* What the task requires: Your answer must be only the lines below from the one containing "sample: Mitochondria in HCT116 cells" through the one containing "sample: Lung epithelial", copied exactly, with the pictures left out.
· · · · · · ·
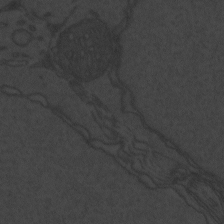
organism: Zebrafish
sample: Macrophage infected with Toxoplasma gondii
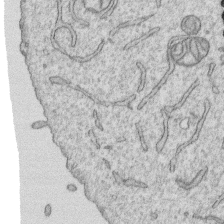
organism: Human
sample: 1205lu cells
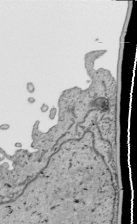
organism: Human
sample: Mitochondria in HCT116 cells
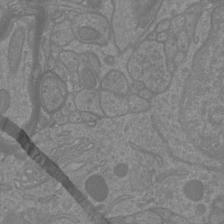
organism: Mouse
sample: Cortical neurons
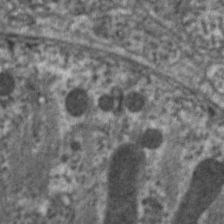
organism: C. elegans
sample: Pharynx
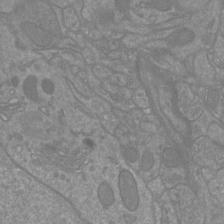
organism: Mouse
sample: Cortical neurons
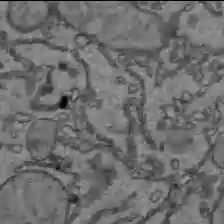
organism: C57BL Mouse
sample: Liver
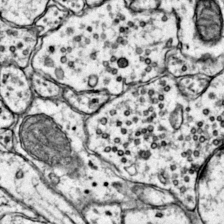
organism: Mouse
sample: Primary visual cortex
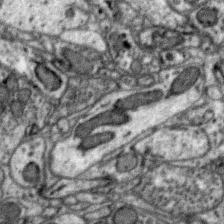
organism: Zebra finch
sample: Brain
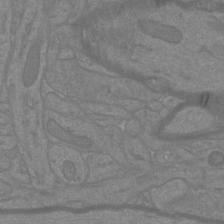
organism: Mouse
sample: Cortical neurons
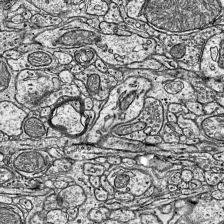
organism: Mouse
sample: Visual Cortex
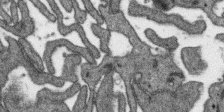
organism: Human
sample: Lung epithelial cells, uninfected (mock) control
· · · · · · ·
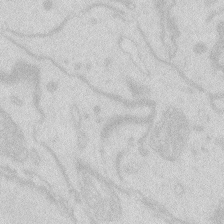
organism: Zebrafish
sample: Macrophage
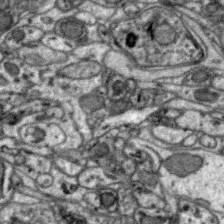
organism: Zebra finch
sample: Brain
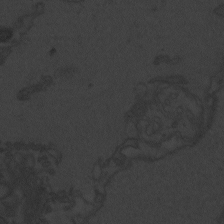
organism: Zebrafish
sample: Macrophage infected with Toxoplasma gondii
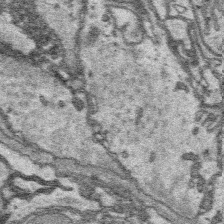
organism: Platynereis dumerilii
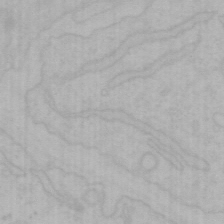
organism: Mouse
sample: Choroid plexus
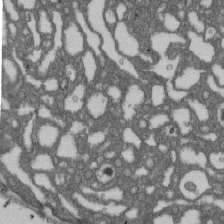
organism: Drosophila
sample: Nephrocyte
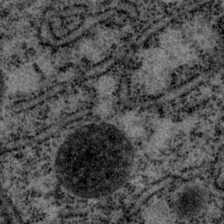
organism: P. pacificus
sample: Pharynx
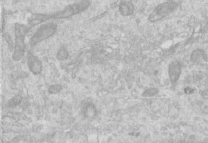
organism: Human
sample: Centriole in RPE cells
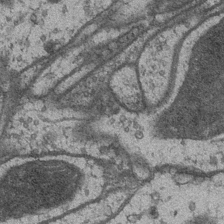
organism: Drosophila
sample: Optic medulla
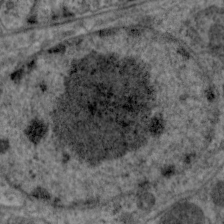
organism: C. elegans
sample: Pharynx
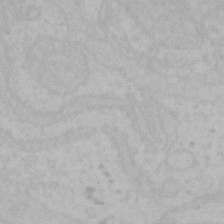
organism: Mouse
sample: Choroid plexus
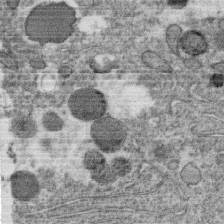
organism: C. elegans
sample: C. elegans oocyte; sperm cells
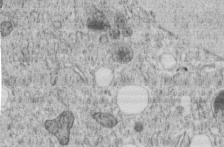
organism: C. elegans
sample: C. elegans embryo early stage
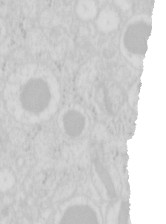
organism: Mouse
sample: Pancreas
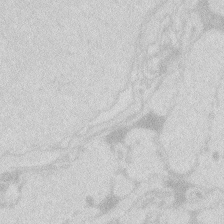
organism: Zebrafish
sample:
· · · · · · ·
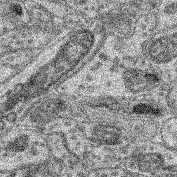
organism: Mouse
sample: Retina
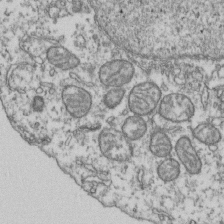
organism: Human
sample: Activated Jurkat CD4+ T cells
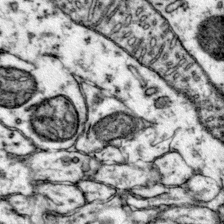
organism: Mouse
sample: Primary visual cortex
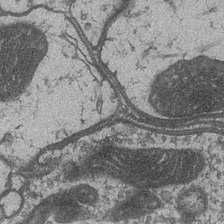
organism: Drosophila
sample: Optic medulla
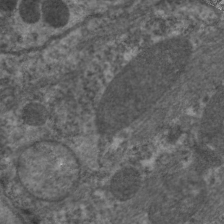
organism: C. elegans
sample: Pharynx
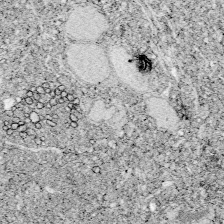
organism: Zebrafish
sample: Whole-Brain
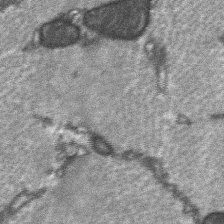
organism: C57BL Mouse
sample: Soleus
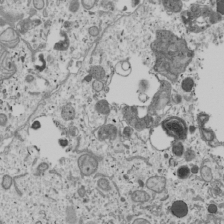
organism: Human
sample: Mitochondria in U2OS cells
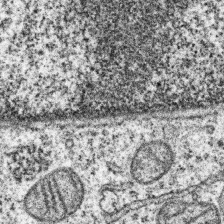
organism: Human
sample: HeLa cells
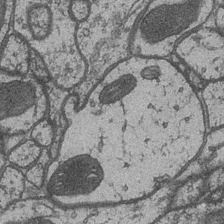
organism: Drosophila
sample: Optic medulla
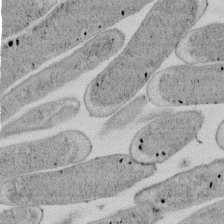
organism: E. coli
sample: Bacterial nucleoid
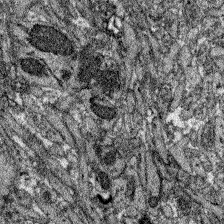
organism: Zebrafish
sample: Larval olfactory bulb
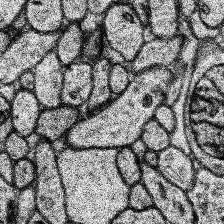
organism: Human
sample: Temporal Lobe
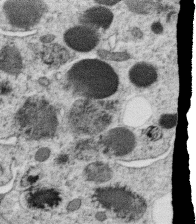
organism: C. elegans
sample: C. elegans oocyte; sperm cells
· · · · · · ·
* Written reply:
sample: Mitochondria in HCT116 cells
organism: Mouse
sample: Cortical neurons
organism: C. elegans
sample: Pharynx
organism: Mouse
sample: Cortical neurons
organism: C57BL Mouse
sample: Liver
organism: Mouse
sample: Primary visual cortex
organism: Zebra finch
sample: Brain
organism: Mouse
sample: Cortical neurons
organism: Mouse
sample: Visual Cortex
organism: Human
sample: Lung epithelial cells, uninfected (mock) control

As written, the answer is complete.